Güney, iş stresini atmak ve organik ürün tüketmek için evinin bahçesinde 2 yıl önce domates, salatalık, biber, karpuz gibi ürünler yetiştirmeye başladı.

Toprakla uğraşmaktan keyif alan Güney, bir süre sonra tarla kiralayarak üretimini artırma kararı aldı.

Çiftçilikle uğraşarak hem stresini atan hem de gelirini artıran Güney, son olarak 22 bin metrekare kapalı alanda bir sera oluşturdu.

Güney, AA muhabirine, sebze üretmenin zahmetli ama keyifli bir iş olması nedeniyle hobi amacıyla evinin bahçesinde üretime başladığını söyledi.

Fidelerle uğraşmanın kendisini stresten uzak tuttuğu için tarla kiralayarak üretimini artırdığına işaret eden Güney, "Üniversite öğretim üyelerinin tavsiyesi ile sera kurmaya karar verdim. Onların yol göstermesi ve yardımcı olması sayesinde Karadeniz Bölgesi'nin en büyük ikinci serasını kurdum. Serada mevsimine göre domates, marul yetiştiriyorum. Ayrıca seranın etrafında ekilmeyen tarlaları da kiralayarak orada da biber ve karpuz üretiyoruz." dedi.

- "Toprak, ilgi gösterene karşılığını veriyor"

Toprakla uğraşmanın çok keyifli olduğunu vurgulayan Güney, "Benim mesleğim, stresli bir meslek ama toprakla uğraşırken stresimiz gidiyor. Bir de üretim yapıyorsunuz, bebek gibi fideleri büyütüyorum. Bebek nasıl ilgi istiyorsa bitki de öyle ilgi istiyor. Toprak, ilgi gösterene karşılığını veriyor." ifadesini kullandı.

Sera kurduğu mahallede genelde buğday ve mısır ekimi yapıldığını anlatan Güney, şunları kaydetti:

"Burada çiftçilere de öncülük ettik.
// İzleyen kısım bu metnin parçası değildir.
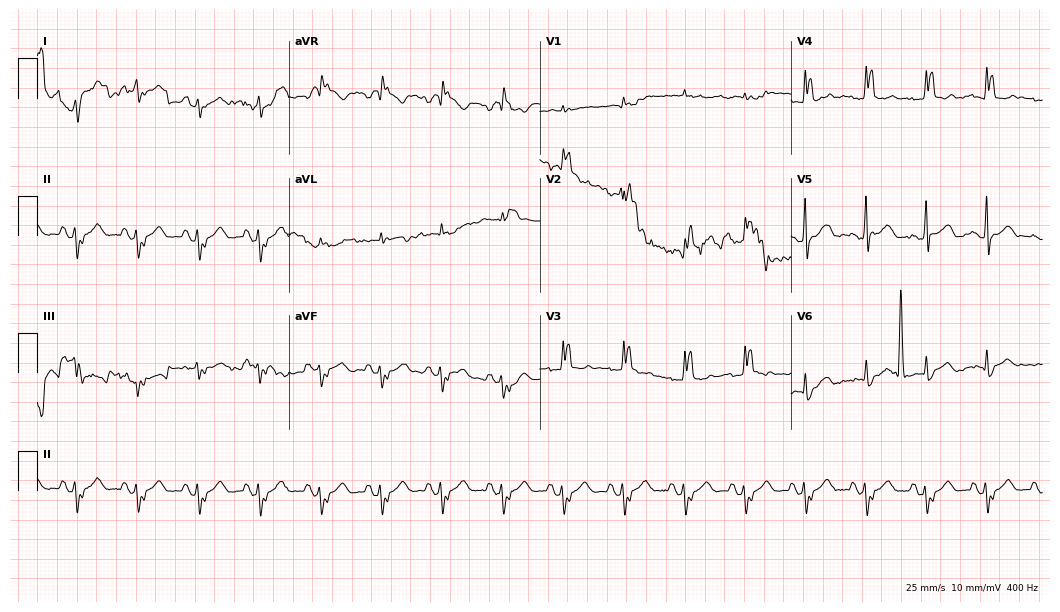
12-lead ECG from an 84-year-old man (10.2-second recording at 400 Hz). No first-degree AV block, right bundle branch block (RBBB), left bundle branch block (LBBB), sinus bradycardia, atrial fibrillation (AF) or sinus tachycardia recorded for this tracing. Only these six findings were labelled.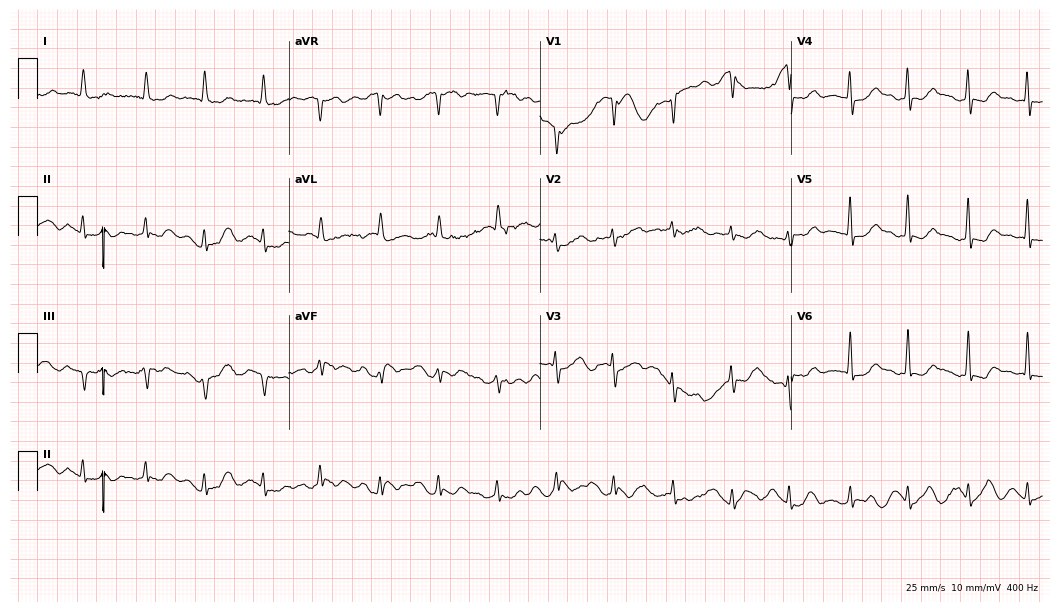
12-lead ECG from an 85-year-old female. Screened for six findings — first-degree AV block, right bundle branch block (RBBB), left bundle branch block (LBBB), sinus bradycardia, atrial fibrillation (AF), sinus tachycardia — none is recorded. Only these six findings were labelled.

Daha gelir getirici, yani endüstriyel üretim yaptık. Kapya biber, karpuz, ardından kırmızı lahana, brokoli ekeceğiz. Serada domates ve marul yapacağız. Hakikaten toprak kazandırıyor. Toprağın kazandırdığını gören diğer çiftçiler de bizi örnek almaya başladı. Etrafımızda küçük küçük seralar kurdular. Bizden teknik destek istiyorlar, biz de yardımcı oluyoruz. Bunun, bölgenin kaderini değiştireceğine inanıyoruz. Çünkü yalnızca buğday ve mısır eken çiftçileri sebze üretimine yönlendirmiş olduk."